Show that every homeomorphism of metric spaces maps connected components to connected components.
I come up with a proof, but I did not include the fact that homeomorphism is bijective:
Let $X$ and $Y$ are homeomorphic metric spaces and $f: X\rightarrow Y$ be such a homeomorphism. Further assume $S$ is a component in $X$, out goal is to show that $f(S)$ is a component in $Y$. Clearly, $f(S)$ is connected. It remains to show that $f(S)$ is indeed a maximal connected set, i.e. if $f(S) \subset U$ for some connected $U$, then $f(S) = U$. Assume the contrary that $U \neq f(S)$, then $S \subset f^{-1}(U)$. Note that $U$ is connected implies $f^{-1}(U)$ is connected. But it implies $S$, being a component in $X$, is contained in a connected set, contradicting to the assumption that $S$ is maximal. Thus, $U = f(S)$ and $f(S)$ is indeed maximal.
I have only made use of the fact that a homeomorphism is continuous. I assume that the above proof is not valid then? What's wrong with the above proof? Or did I unintentionally use the fact that $f$ is bijective?
Thanks in advance.
You used that $f^{-1}$ is continuous when you said "Note that $U$ is connected implies $f^{-1}(U)$ is connected." You took the image of a connected set under the continuous function $f^{-1}$..

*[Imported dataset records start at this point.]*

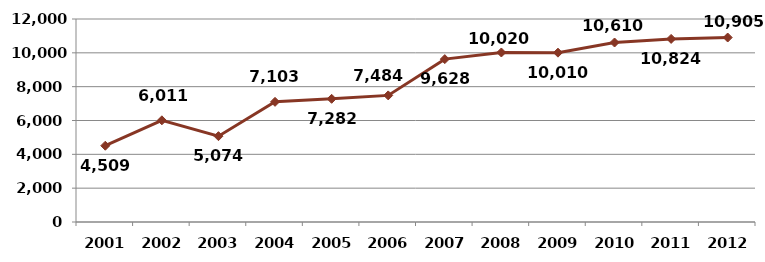
| Category | Series 0 |
|---|---|
| 2001.0 | 4509 |
| 2002.0 | 6011 |
| 2003.0 | 5074 |
| 2004.0 | 7103 |
| 2005.0 | 7282 |
| 2006.0 | 7484 |
| 2007.0 | 9628 |
| 2008.0 | 10020 |
| 2009.0 | 10010 |
| 2010.0 | 10610 |
| 2011.0 | 10824 |
| 2012.0 | 10905 |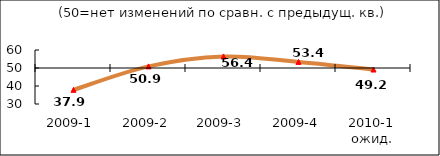
| Category | Диф.индекс ↓ |
|---|---|
| 2009-1 | 37.865 |
| 2009-2 | 50.89 |
| 2009-3 | 56.415 |
| 2009-4 | 53.385 |
| 2010-1 ожид. | 49.15 |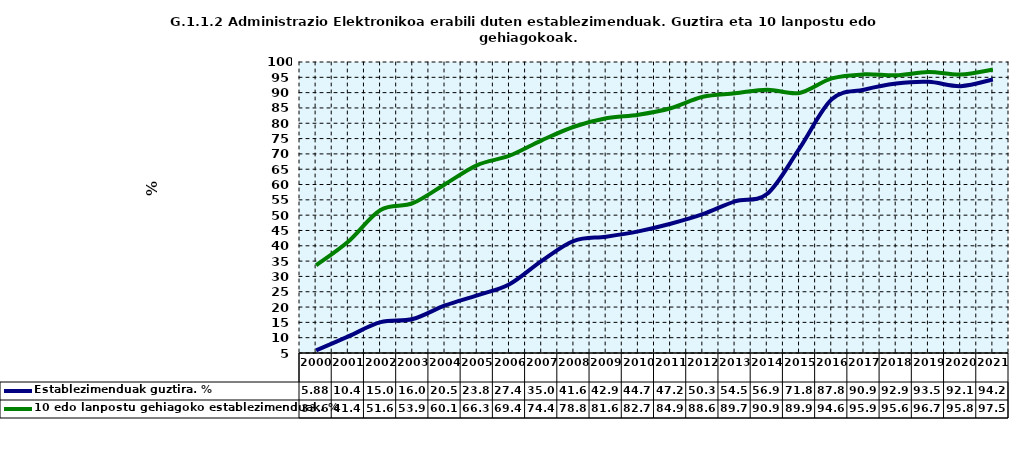
| Category | Establezimenduak guztira. % | 10 edo lanpostu gehiagoko establezimenduak. % |
|---|---|---|
| 2000.0 | 5.883 | 33.627 |
| 2001.0 | 10.421 | 41.411 |
| 2002.0 | 15.068 | 51.694 |
| 2003.0 | 16.098 | 53.904 |
| 2004.0 | 20.515 | 60.107 |
| 2005.0 | 23.837 | 66.349 |
| 2006.0 | 27.46 | 69.402 |
| 2007.0 | 35.078 | 74.42 |
| 2008.0 | 41.612 | 78.862 |
| 2009.0 | 42.972 | 81.627 |
| 2010.0 | 44.715 | 82.794 |
| 2011.0 | 47.2 | 84.9 |
| 2012.0 | 50.321 | 88.639 |
| 2013.0 | 54.524 | 89.774 |
| 2014.0 | 56.986 | 90.972 |
| 2015.0 | 71.8 | 89.9 |
| 2016.0 | 87.813 | 94.63 |
| 2017.0 | 90.959 | 95.964 |
| 2018.0 | 92.961 | 95.655 |
| 2019.0 | 93.517 | 96.71 |
| 2020.0 | 92.114 | 95.9 |
| 2021.0 | 94.294 | 97.529 |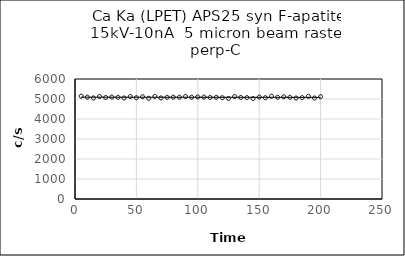
| Category | Series 0 |
|---|---|
| 5.0 | 5141.6 |
| 10.0 | 5092.2 |
| 15.0 | 5051.8 |
| 20.0 | 5124 |
| 25.0 | 5077.2 |
| 30.0 | 5094.8 |
| 35.0 | 5084.6 |
| 40.0 | 5049.6 |
| 45.0 | 5124.2 |
| 50.0 | 5063.8 |
| 55.0 | 5113.6 |
| 60.0 | 5035.4 |
| 65.0 | 5129.4 |
| 70.0 | 5051.8 |
| 75.0 | 5085.8 |
| 80.0 | 5091.2 |
| 85.0 | 5090 |
| 90.0 | 5126.8 |
| 95.0 | 5090.2 |
| 100.0 | 5102 |
| 105.0 | 5095 |
| 110.0 | 5076.2 |
| 115.0 | 5084 |
| 120.0 | 5065.2 |
| 125.0 | 5030.2 |
| 130.0 | 5121.8 |
| 135.0 | 5078.2 |
| 140.0 | 5068.6 |
| 145.0 | 5023.4 |
| 150.0 | 5097.8 |
| 155.0 | 5064.2 |
| 160.0 | 5139 |
| 165.0 | 5086.6 |
| 170.0 | 5108.6 |
| 175.0 | 5085.2 |
| 180.0 | 5048.2 |
| 185.0 | 5068 |
| 190.0 | 5134.2 |
| 195.0 | 5049 |
| 200.0 | 5114.2 |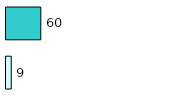
| Category | Series 0 | Series 1 |
|---|---|---|
| 0 | 9 | 60 |

It can be slightly simplified, showing: suppose $U$ is connected and $f[S] \subseteq U$, then $U = f[S]$. This holds as $f^{-1}[f[S]] = S \subseteq f^{-1}[U]$ (note the first step also uses bijectivity) and $f^{-1}[U]$ is connected (as $f^{-1}$ is continuous, as said) so $S = f^{-1}[U]$ by maximality of $S$, and so (again bijectivity) $f[S] = U$, done.